So what do you guys use the tea for?? I have tea, but I want to know what you guys use it for other than fin rot?


----------



## Pogthefish (Mar 24, 2012)

can you give it to them just cuz its cool? lol is it harmful at all?


----------



## Goldie2nd (Apr 16, 2012)

Pogthefish said:


> can you give it to them just cuz its cool? lol is it harmful at all?

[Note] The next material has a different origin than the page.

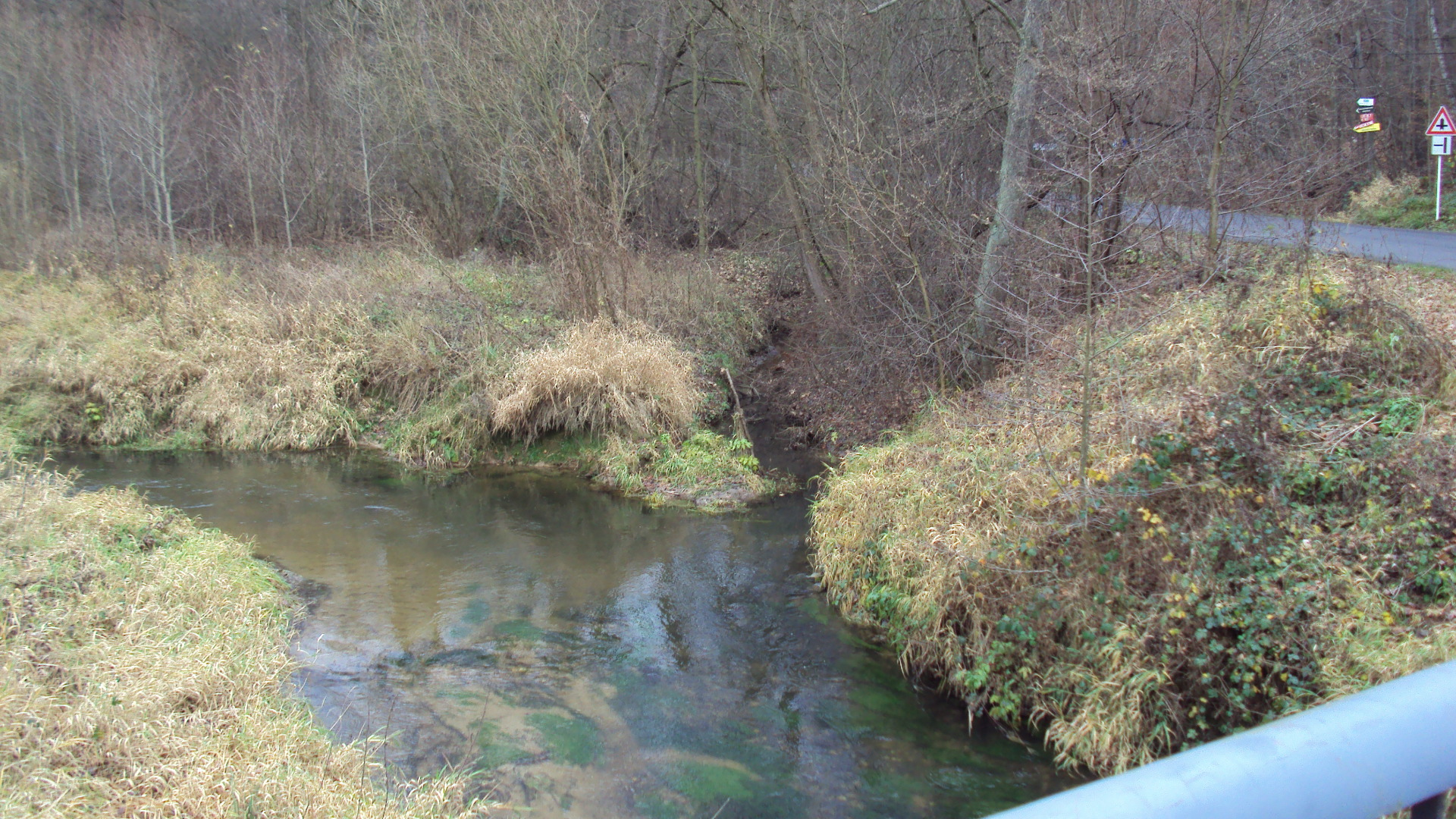 Soutok Svitávky a Kamenického potoka mezi Zákupy a obcí Kamenice

 Yes I have the same question and what sort of tea's are good for them.


----------



## BeckyFish97 (Apr 9, 2012)

Awwwww that vid is just too cute!!!It's like he knows it will do him good!!!


----------



## Pogthefish (Mar 24, 2012)

no he doesnt, he just likes it


----------



## betta4life (Apr 25, 2012)

aw that's way cute! I did have the same question "is it harmful" and since it's not, i now want to try it just to see what Willie does with it  lol


----------



## Petsushi (Feb 16, 2012)

Thanks for the nice comments everyone! 

If any of you end up putting tea in your tanks, let us know how it turned out! I wonder if all bettas like it, or if it's just a personal preference thing =P


----------



## Pogthefish (Mar 24, 2012)

I did research and it has to be JUST tea, decaf. tea, red tea is gud


----------



## ZackyBear (Dec 1, 2011)

As long as the tea doesn't have CAFFEINE in it, I think you can use it ;o


----------



## Pogthefish (Mar 24, 2012)

or additives


----------